We believe crude's rally in NY session Wednesday despite rise in oil inventory and mixed economic data was because traders focused on decline in utilization rate and increase in gasoline demand. WTI crude oil surged to as high as 78.13 before settling at 77.67, up +0.95%. Brent crude also soared, by +1.37%, to 78.68.
Total crude oil and petroleum product stock surged +4.44 mmb in the week ended June 11. Crude oil inventory increased +1.69 mmb to 363.1 mmb in the week ended June 11, compared with market expectations of a dip of -1.75 mmb. The gain came mainly from Midwest where +1.69 mmb was recorded, partly offset by slides in the East Coast and the Rocky Mountain. The Gulf Coast also saw mild increase. Stock at Cushing, where WTI crude is stored, added +0.19 mmb to 37.6 mmb during the week. Utilization rate slid to 87.9% from 89.1 a week ago.
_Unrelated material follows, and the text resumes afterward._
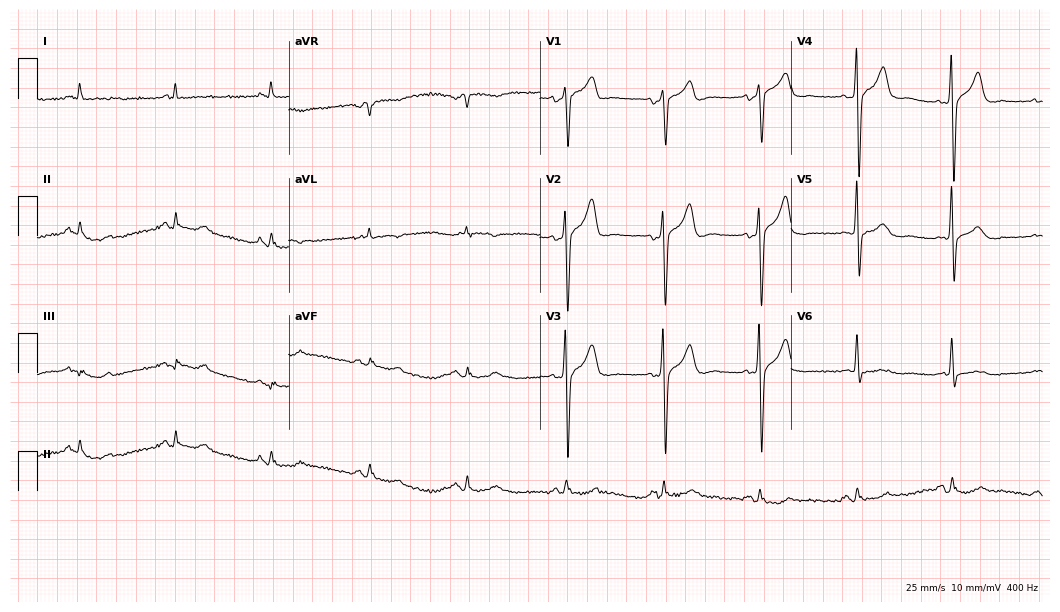
Electrocardiogram (10.2-second recording at 400 Hz), a 66-year-old man. Of the six screened findings (first-degree AV block, right bundle branch block (RBBB), left bundle branch block (LBBB), sinus bradycardia, atrial fibrillation (AF), sinus tachycardia), none is recorded. Only these six findings were labelled.

Gasoline stockpile slipped -0.64 mmb to 218.3 mmb although production and imports rose +1.76% and +6.35% respectively. Demand increased +1.57% to 9.338M bpd, the highest level since August 2009. While we believe gasoline stockpile should have dropped further during driving season, some analysts are content with the result, citing strong gasoline yield has shifted production to gasoline, hence more stock than usual. Distillate rose +1.8 mmb to 156.6 mmb as +14.4% increase in imports was only partly offset by -2.22% drop in production. Moreover, demand slid for a second week, by -1.49%, to 3.85M bpd.
US economic data depicted a mixed picture. Industrial production soared +1.2% m/m in May while manufacturing production was up +0.9% m/m. However, housing data was again disappointing with housing starts falling -10% m/m to 593K and building permits slipping -5.9% to 574K. Both readings were markedly below market expectations. As we mentioned yesterday, weaker-than-expected housing data further evidenced that strong readings in previous months were mainly driven by expiry of tax credit for first-time home buyers, rather than solid recovery in the property market.
In the currency market, the euro weakened after rising over the past 6 trading days amid renewed concerns over Spanish banking system. Although the central bank said it might report the findings of its stress tests so that the public could have full knowledge of the country's banking system, investors remained unnerved by the news about EU/IMF's approval of loans to assist Spain.
Slump in the euro as driven by sovereign crisis and doubts about the credibility of the shared currency have sent Swiss Franc to elevated level. The SNB has pledged to prevent the franc's appreciation against the euro since March 2009 so as to maintain competitiveness of Swiss economy. While the central bank appeared to have 'given up' since late last year, probably due to encouraging economic recovery, it reiterated it would act decisively to prevent any 'excessive' (vs 'any' used in December 2009) appreciation of the Swiss franc against the euro at the March meeting. We are interested to see if the SNB would give any change in stance at the meeting today.
Gold was a tad lower yesterday as price remained in consolidation with a range of 1220 and 1240. In the medium- to long-term, uptrend should remain intact as European woes and contagion worries should drive demand for safe-haven assets.